Does this sound like a bad Tripadvisor review? Well it’s not, because I love Wales and what’s happened in these once great towns and cities is an absolute scandal. Wales was one of the first English colonies and has, for centuries, had the marrow extracted and taken away by the wealthy. Everywhere there are signs in Welsh reading no more second homes – but I would say to the pamphleteers – what if the tourists stayed away? what if the profitable conversion work that keeps builders, electricians and plumbers in work – what if it all ended? what would that do to a local economy that’s on its knees already. What Wales needs is vision and freedom. Freedom for local councils to borrow money and build the thousands of low cost homes that are needed so the young and gifted don’t all have to leave the neighbourhoods they’ve grown up in. Then – by all means restrict second homes and end the tax breaks because there will still be abundant work for the tradespeople.

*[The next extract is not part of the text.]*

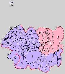 愛媛県喜多郡の町村制時点の町村。
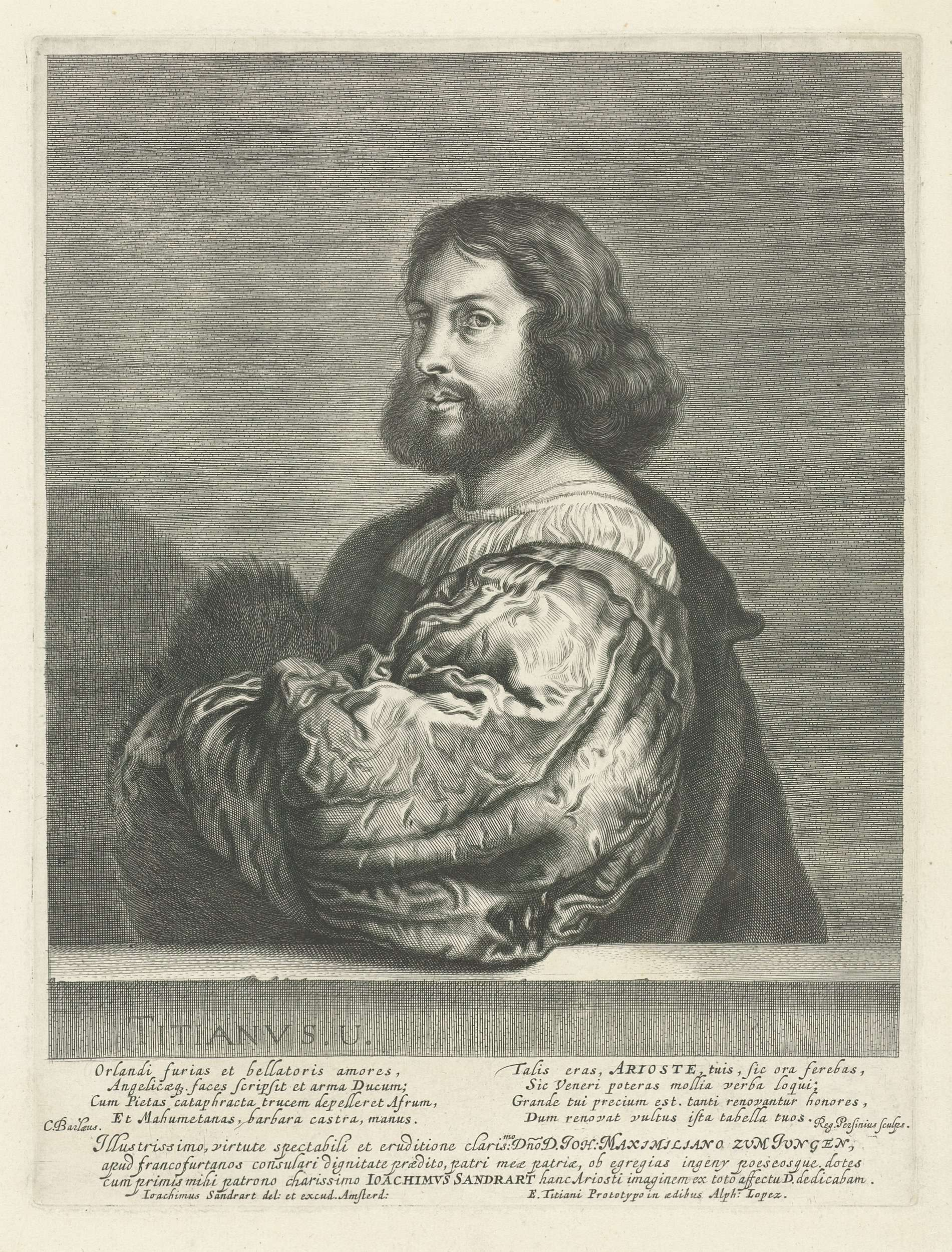 Retrato de Ludovico Ariosto, grabado de Reinier van Persijn por dibujo de Joachim von Sandrart. Al pie: F. Titiani, Prototypo in aedibus Alph: Lopez. Descartada la anterior identificación del retratado con Ariosto, en la actualidad se conoce como El hombre de la manga azul o según la National Gallery de Londres, donde se conserva, como retrato de Gerolamo (?) Barbarigo.

Then give the councils powers and finance to support startups and to develop the kind of tourist related attractions that will bring visitors in.

Caernarfon is the depressing sign of a conservation approach to planning. Just like many of the local farms struggling to survive – what’s needed is not conservation but regeneration. A planning system that values wooden sash windows and slate roofs above apprenticeships and skilled work is on the slippery slope to extinction. Am I sounding like William Cobbett here. He was a rabid old pamphleteer whose book “Rural Rides” has always been a lodestone for me; telling it like it is , or rather was, when it was published in 1853 – there’s a coincidence!

After a fruitless hour in the rain we went back to the station cafe to get warm, and were gradually joined by a throng of sodden passengers all dreading the journey home. Madame overheard one person trying to arrange a taxi. We managed to get back onto the train half an hour before the off and found to our absolute delight that the heating was working – and so the journey home was doubly pleasurable despite the turkish bath atmosphere.

Sadly, though, on the return Madame overheard a depressing conversation between three young women in their twenties discussing their attitude towards the police following the murder of Sarah Everard. It really shows how constricted and intimidated women are in this deeply defective culture. Enough, though. We love these day trips and no matter how uncomfortable the transport and lousy the weather we always come back feeling challenged and energised; and enough material to draw and paint and write for a month.